Recorded data:
● ● ●

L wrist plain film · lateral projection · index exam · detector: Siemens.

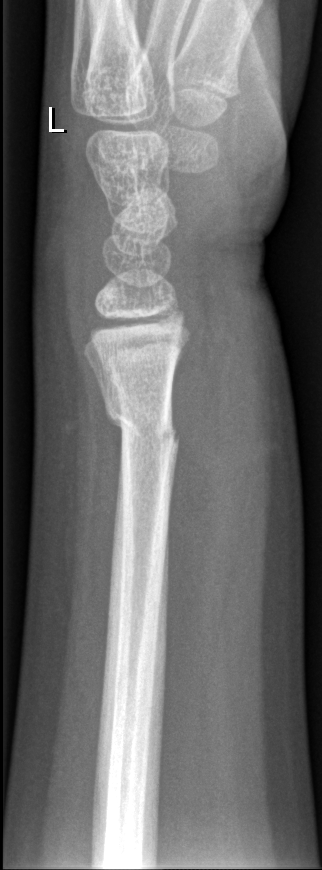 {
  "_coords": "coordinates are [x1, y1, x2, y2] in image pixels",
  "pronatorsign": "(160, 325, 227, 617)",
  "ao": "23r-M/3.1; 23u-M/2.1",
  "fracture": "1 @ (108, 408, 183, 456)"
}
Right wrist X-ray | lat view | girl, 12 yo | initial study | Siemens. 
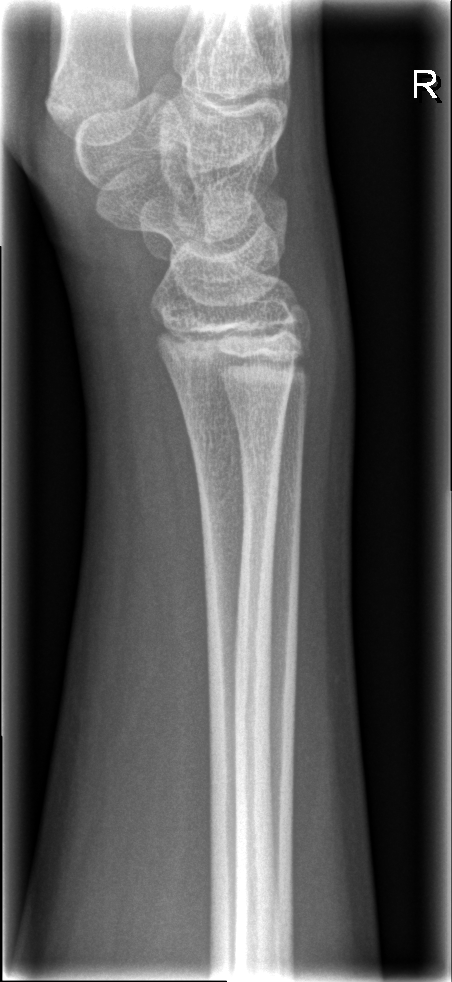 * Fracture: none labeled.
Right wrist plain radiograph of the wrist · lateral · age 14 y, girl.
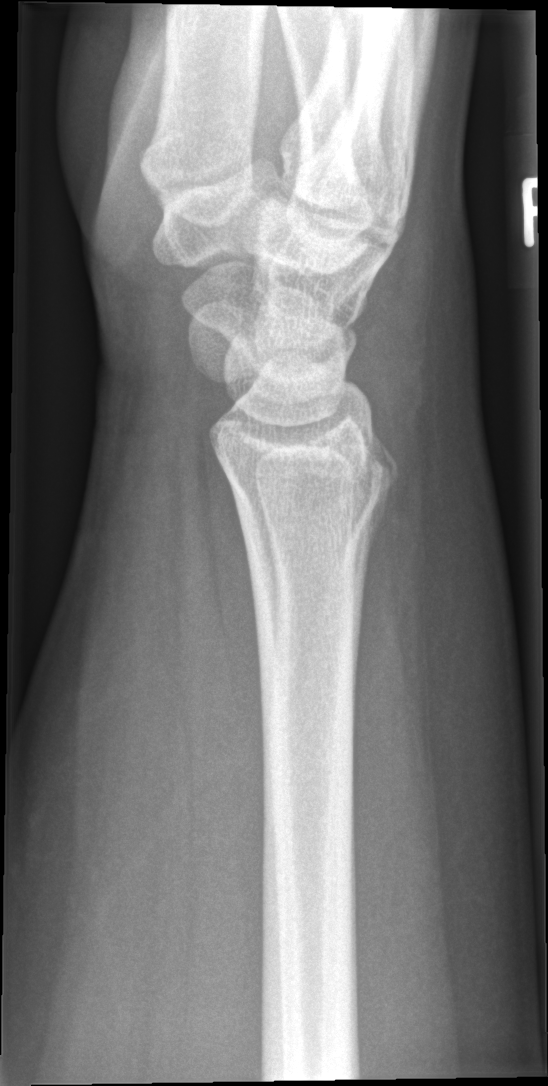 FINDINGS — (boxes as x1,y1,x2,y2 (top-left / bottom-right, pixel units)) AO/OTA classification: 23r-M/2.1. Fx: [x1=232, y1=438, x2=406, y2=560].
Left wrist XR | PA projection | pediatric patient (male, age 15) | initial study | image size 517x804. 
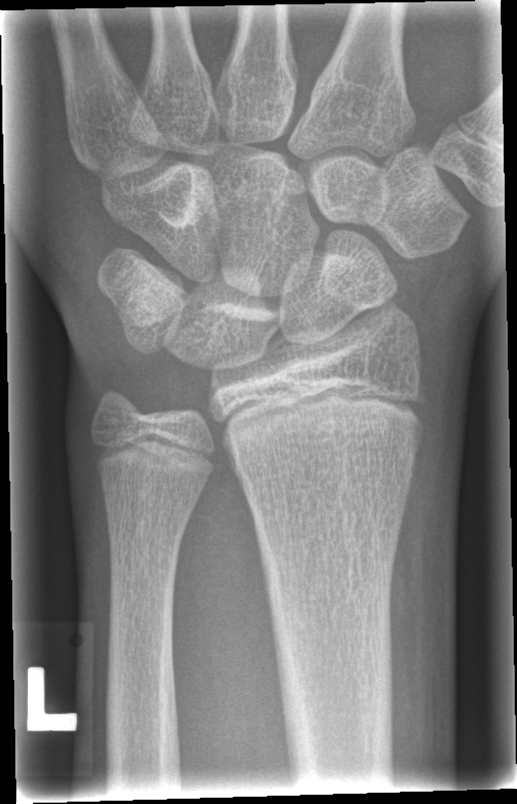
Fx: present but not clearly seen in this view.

● ● ●

Extract exactly the lines from the one containing "Right wrist X-ray" through the last line of the records above, both included, and leave out the pictures.

Right wrist X-ray | lat view | girl, 12 yo | initial study | Siemens. 
 * Fracture: none labeled.
Right wrist plain radiograph of the wrist · lateral · age 14 y, girl.
 FINDINGS — (boxes as x1,y1,x2,y2 (top-left / bottom-right, pixel units)) AO/OTA classification: 23r-M/2.1. Fx: [x1=232, y1=438, x2=406, y2=560].
Left wrist XR | PA projection | pediatric patient (male, age 15) | initial study | image size 517x804. 
Fx: present but not clearly seen in this view.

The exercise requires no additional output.